WORK REQUIRED:
Please restate every entry exactly. Leave out the pictures.

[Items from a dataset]
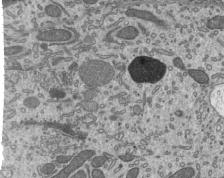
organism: Mouse
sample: Mouse epididymis efferent ductule cilia
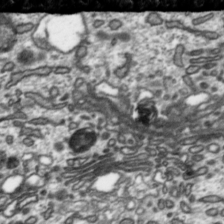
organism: Toxoplasma gondii
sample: Parasites in a vacuole inside a host cell
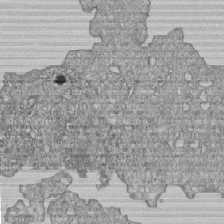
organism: Human
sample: MDA-MB-231 cells
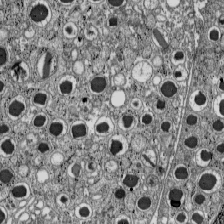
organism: C57BL Mouse
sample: Pancreatic islet
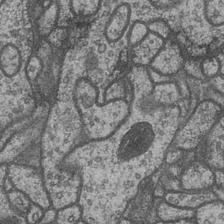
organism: Drosophila
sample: Optic medulla
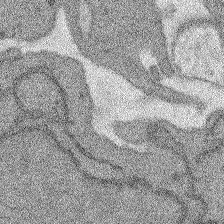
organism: Human
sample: HeLa cells
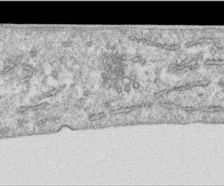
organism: Human
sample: Centriole in RPE cells
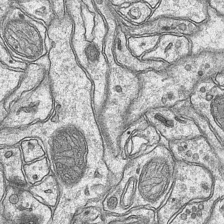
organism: Mouse
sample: CA1 Hippocampus
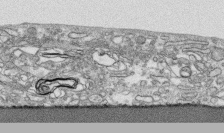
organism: Human
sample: CRL-1474
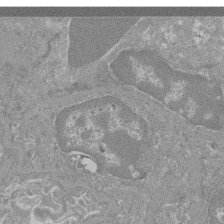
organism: Mouse
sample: Glomerulus
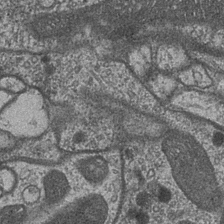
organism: Drosophila
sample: Optic medulla
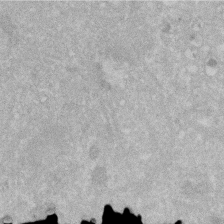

RESULT OF THIS EXERCISE:
organism: Mouse
sample: Mouse epididymis efferent ductule cilia
organism: Toxoplasma gondii
sample: Parasites in a vacuole inside a host cell
organism: Human
sample: MDA-MB-231 cells
organism: C57BL Mouse
sample: Pancreatic islet
organism: Drosophila
sample: Optic medulla
organism: Human
sample: HeLa cells
organism: Human
sample: Centriole in RPE cells
organism: Mouse
sample: CA1 Hippocampus
organism: Human
sample: CRL-1474
organism: Mouse
sample: Glomerulus
organism: Drosophila
sample: Optic medulla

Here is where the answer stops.